◆ **Activity**
The whole listing should be retyped word for word, apart from the pictures it holds.

◆ **Dataset extract**
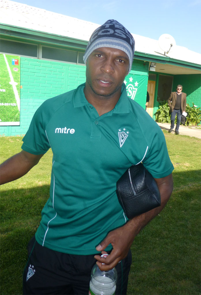 Fotografia de Tressor Moreno, jugador colombiano profesional de futbol que actualmente juega por el Santiago Wanderers de Chile. Ademas ha sido seleccionado nacional de su pais.
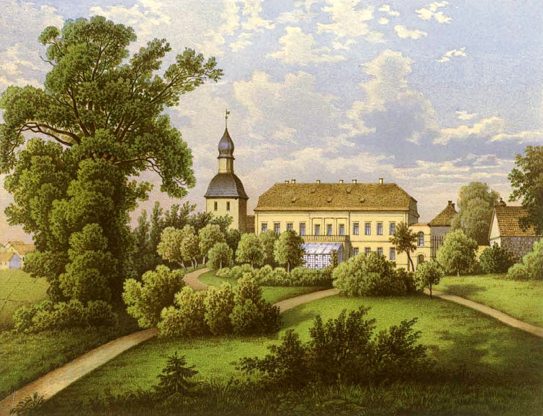 Rittergut Pammin, Kreis Arnswalde, Provinz Brandenburg
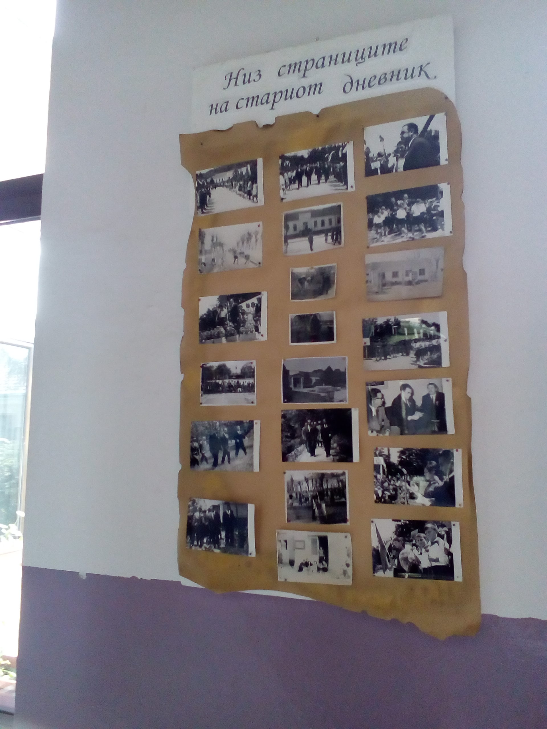 Училишно пано на тема : „Низ страниците на стариот дневник“ во ООУ Св.Климент Охридски с.Драчево
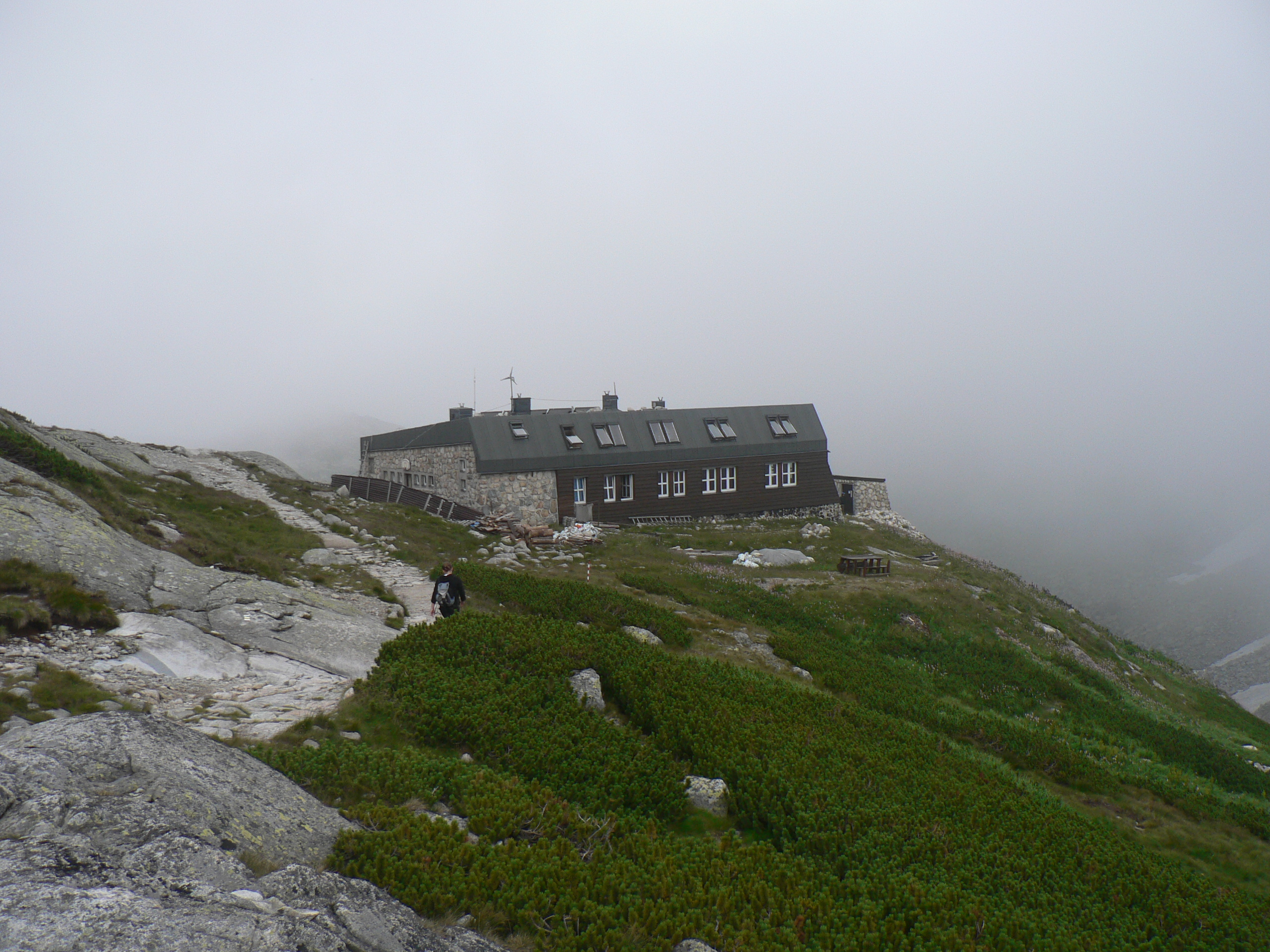 Schronisko Zbójnickie w Dolinie Staroleśnej

◆ **Reply to the task**
 Fotografia de Tressor Moreno, jugador colombiano profesional de futbol que actualmente juega por el Santiago Wanderers de Chile. Ademas ha sido seleccionado nacional de su pais.
 Rittergut Pammin, Kreis Arnswalde, Provinz Brandenburg
 Училишно пано на тема : „Низ страниците на стариот дневник“ во ООУ Св.Климент Охридски с.Драчево
 Schronisko Zbójnickie w Dolinie Staroleśnej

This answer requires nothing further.